Artikel 8: Noodhulp en wederopbouw Bovenwindse Eilanden
Dit betreft grotendeels een deel van de 1e tranche (€ 112 mln.) en de 2e tranche (€ 150 mln.) aan het Trustfonds van de Wereldbank ten behoeve van de wederopbouw
van Sint-Maarten.
Ad 13. Garantieverplichtingen
Ad 13a. Tegenrekening garantieverplichtingen
De stand van de Garantieverplichtingen is al volgt opgebouwd:
(Bedragen in €)
Verplichtingen per 1/1
2.726.200
Aangegane garantieverplichtingen in 2018 incl. neg. bijstellingen
0
+/+
2.726.200
Tot betaling gekomen in 2018
0
Negatieve bijstellingen verplichtingen uit eerdere begrotingsjaren
620.226
–/–
2.105.974
Toelichting:
1. Garantie Atradius
De garantieverplichting (€ 0,2 mln.) op de leningen die door Atradius verstrekt zijn,
hebben betrekking op een overeenkomst van het Rijk voor het garant staan van Nederland
voor de aflossing en rente van deze leningen door het Land Aruba. Tot op heden is
er geen beroep gedaan op deze garantstelling. Aruba betaalt consequent en de garantie
loopt contractueel in 2019 af.
2. Bankgarantie Europese Commissie ten behoeve van Bonaire
Alleen de garantie (€ 1,9 mln.) ten behoeve van de voorschotten verstrekt door de
Europese Commissie voor het Bonaire riolerings- en waterzuiveringsprogramma staat
nog open. Deze garantie is in 2017 verlengd tot 30 juni 2019.

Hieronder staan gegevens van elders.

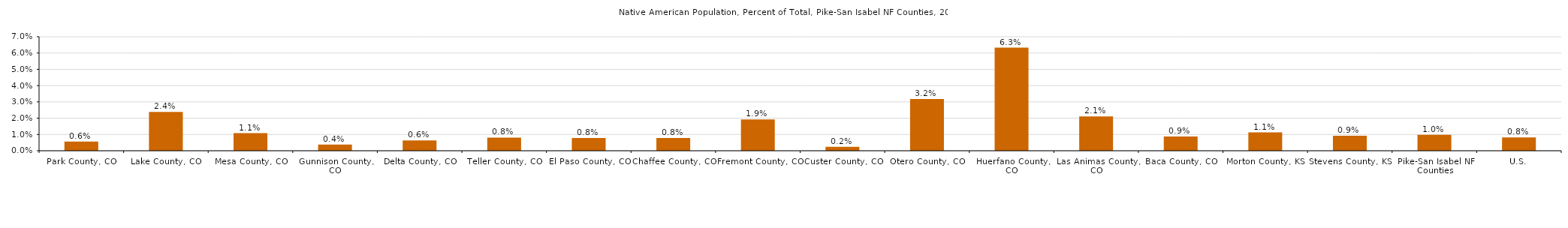
| Category | Total Native American |
|---|---|
| Gallatin County, MT | 0.01 |
| County Region | 0.01 |
| U.S. | 0.008 |
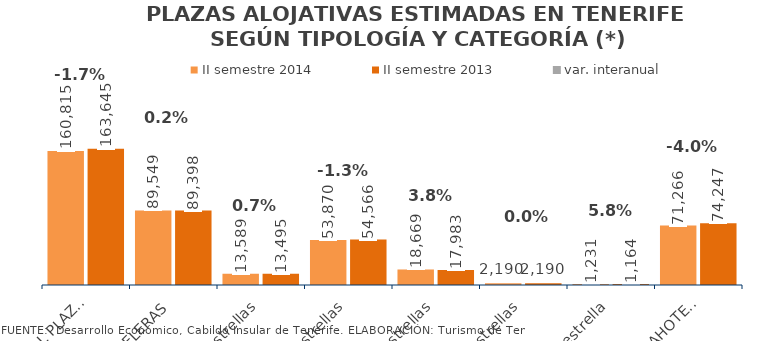
| Category | II semestre 2014 | II semestre 2013 |
|---|---|---|
| TOTAL PLAZAS | 160815 | 163645 |
| HOTELERAS | 89549 | 89398 |
| 5 estrellas | 13589 | 13495 |
| 4 estrellas | 53870 | 54566 |
| 3 estrellas | 18669 | 17983 |
| 2 estrellas | 2190 | 2190 |
| 1 estrella | 1231 | 1164 |
| EXTRAHOTELERAS | 71266 | 74247 |
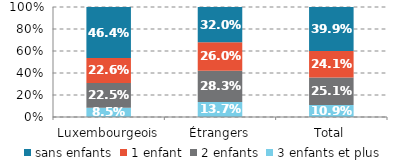
| Category | 3 enfants et plus | 2 enfants | 1 enfant | sans enfants |
|---|---|---|---|---|
| Luxembourgeois | 0.085 | 0.225 | 0.226 | 0.464 |
| Étrangers | 0.137 | 0.283 | 0.26 | 0.32 |
| Total | 0.109 | 0.251 | 0.241 | 0.399 |

Ad 14. Andere verplichtingen
Ad 14a. Tegenrekening andere verplichtingen
De stand van de openstaande verplichtingen BiBBV is al volgt opgebouwd:
(Bedragen in €)
Verplichtingen per 1/1
513.037.435
Aangegane verplichtingen in 2018 incl. neg. bijstellingen
447.433.665
+/+
960.471.100
Tot betaling gekomen in 2018
625.078.903
Negatieve bijstellingen verplichtingen uit eerdere begrotingsjaren
12.975.961
–/–
322.416.236
Toelichting:
De toelichting op de aangegane verplichtingen heeft betrekking op de negatieve bijstellingen
die per saldo een omvang hebben van meer dan 10% en of meer dan € 0,1 mln. ten opzichte
van de verplichtingenstand per 31-12-2018.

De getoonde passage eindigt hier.